Authored by Whitney on Jan 14 2021, 1:37 PM.

Details

Summary

This patch allow more conditional branches to be considered as loop guard, and so more loop nests can be considered perfect.

Diff Detail

Event Timeline

sidbav created this revision.Jan 14 2021, 1:37 PM
sidbav requested review of this revision.Jan 14 2021, 1:37 PM
Herald added a project: Restricted Project. · View Herald TranscriptJan 14 2021, 1:37 PM
Whitney added inline comments.Jan 14 2021, 2:00 PM
llvm/test/Analysis/LoopNestAnalysis/imperfectnest.ll
428

This test case should be considered as imperfect, as the user branch is not the inner loop guard.
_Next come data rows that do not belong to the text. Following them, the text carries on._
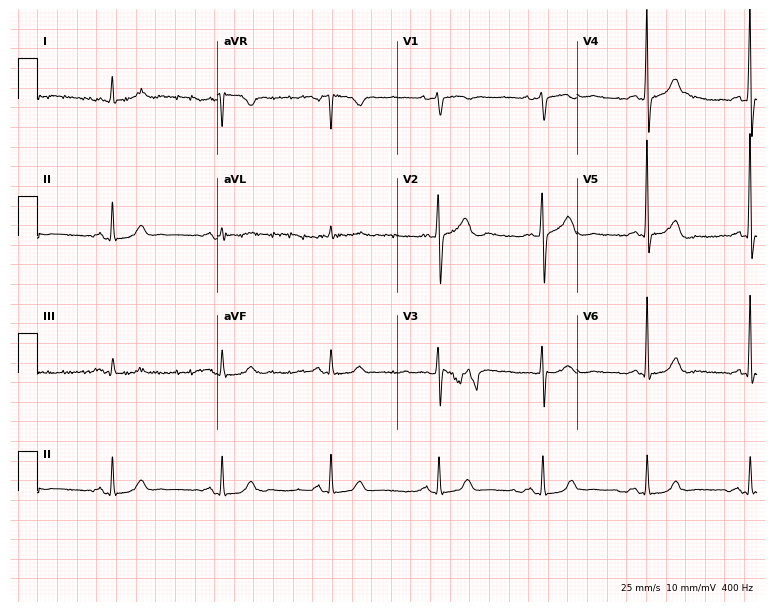
12-lead ECG from a 63-year-old male patient. Labelled as a normal ECG.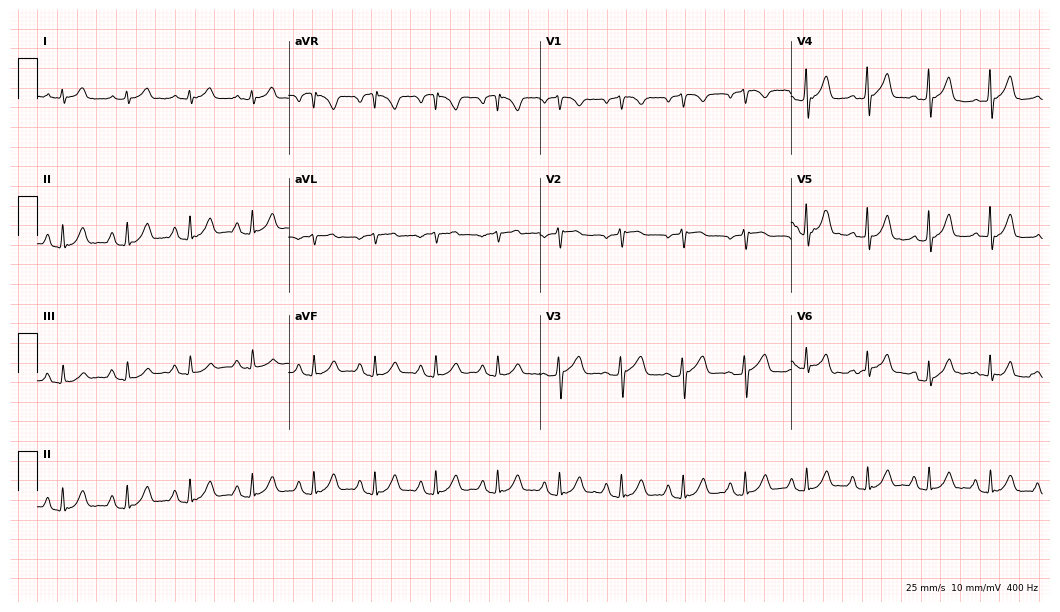
Resting 12-lead electrocardiogram. Patient: a man, 61 years old. Read as a normal ECG.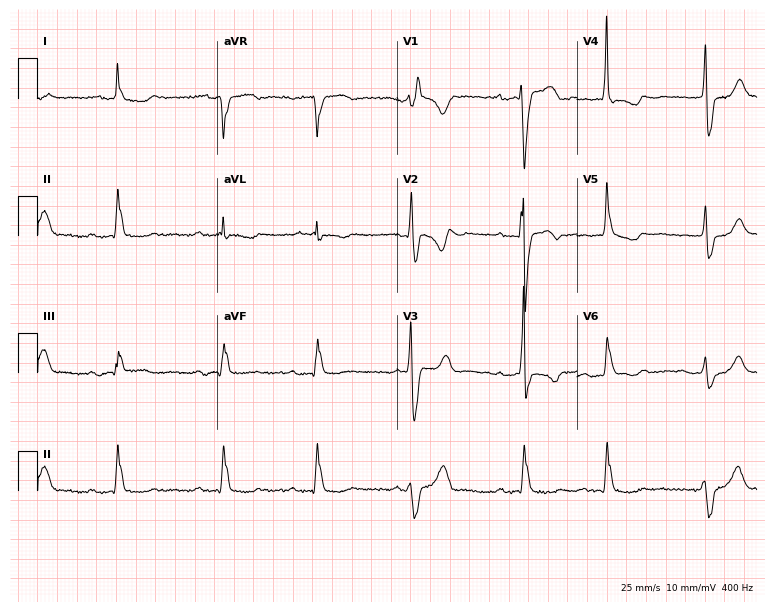
12-lead ECG from an 85-year-old male patient (7.3-second recording at 400 Hz). Shows first-degree AV block, left bundle branch block (LBBB).

bmahjour requested changes to this revision.Apr 28 2021, 1:19 PM
bmahjour added inline comments.
llvm/lib/Analysis/LoopInfo.cpp
405

apart from checking that the control flow can be simplified, we also need to check to make sure that the chain of BBs don't contain unsafe instructions (or at least check that they are empty).
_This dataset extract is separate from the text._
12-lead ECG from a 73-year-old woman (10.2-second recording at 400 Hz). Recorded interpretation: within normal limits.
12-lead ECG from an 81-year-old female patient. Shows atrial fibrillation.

llvm/test/Analysis/LoopNestAnalysis/imperfectnest.ll
428

the user branch is behaving as a guard so we can allow it per the current definition of a loop guard.
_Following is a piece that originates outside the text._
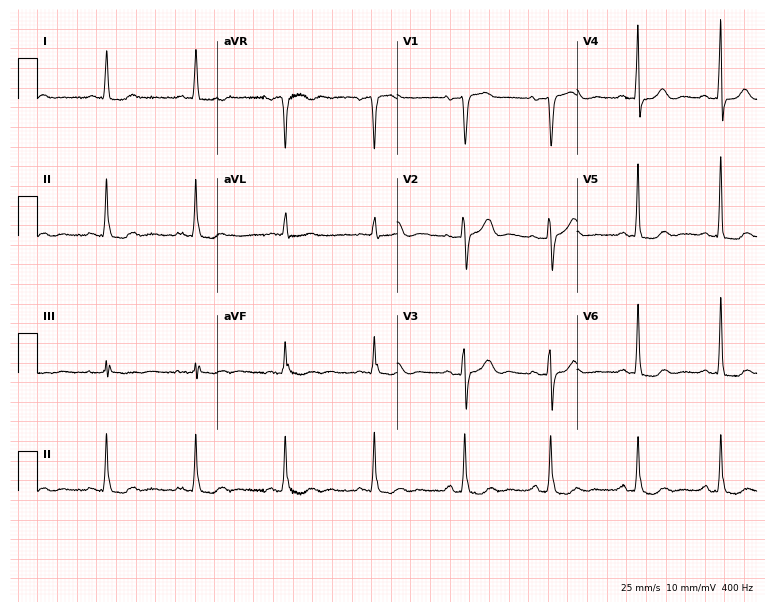
Standard 12-lead ECG recorded from an 83-year-old female. Read as a normal ECG.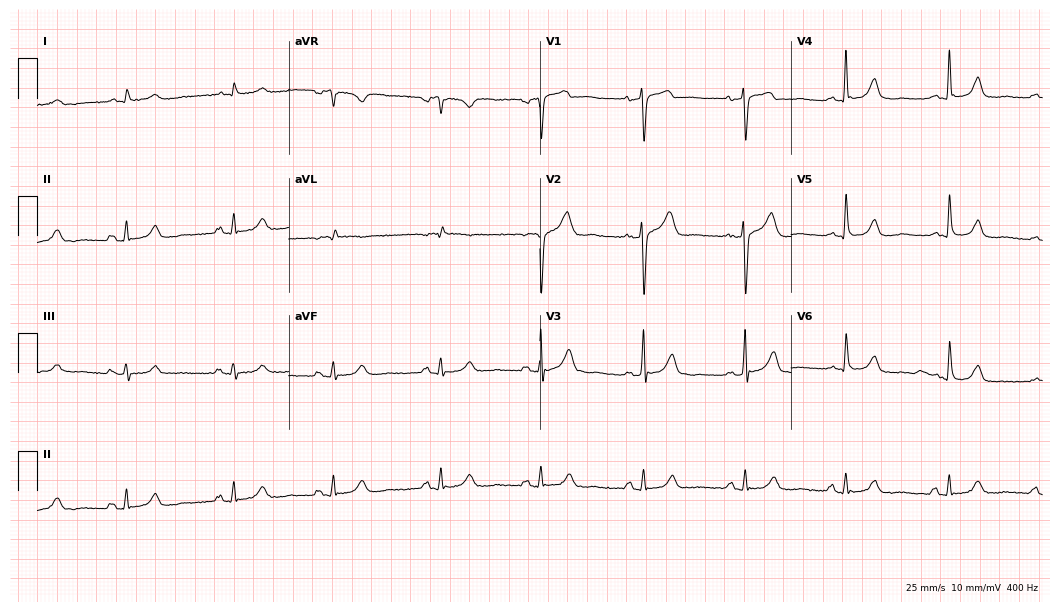
ECG — a male, 80 years old. Labelled as a normal ECG.

This revision now requires changes to proceed.Apr 28 2021, 1:19 PM
sidbav updated this revision to Diff 341557.Apr 29 2021, 9:59 AM

Ensure the chain of BBs are empty blocks.

sidbav marked 3 inline comments as done.Apr 29 2021, 9:59 AM
Whitney accepted this revision.Apr 29 2021, 10:43 AM
bmahjour added inline comments.Apr 29 2021, 12:02 PM
llvm/lib/Analysis/LoopInfo.cpp
398

[nit] this comment needs to be reworded to be more clear.

401

AFAICS skipEmptyBlockUntil doesn't check that the unique successor blocks have unique predecessors. Don't we need to check for that too?

Whitney added inline comments.Apr 29 2021, 12:16 PM
llvm/lib/Analysis/LoopInfo.cpp
401

I thought about that too, but it seems to be questionable...

if (cond)
  goto label;
if (0 < N) {
  for (int i = 0; i < N; ++i) {...}
label:  
}

Should we consider if (0 < N) to be a loop guard? It actually guarded the loop, but it is not a single entry single exit region.

If we decided to check for unique predecessor, it may make sense to do it in skipEmptyBlockUntil.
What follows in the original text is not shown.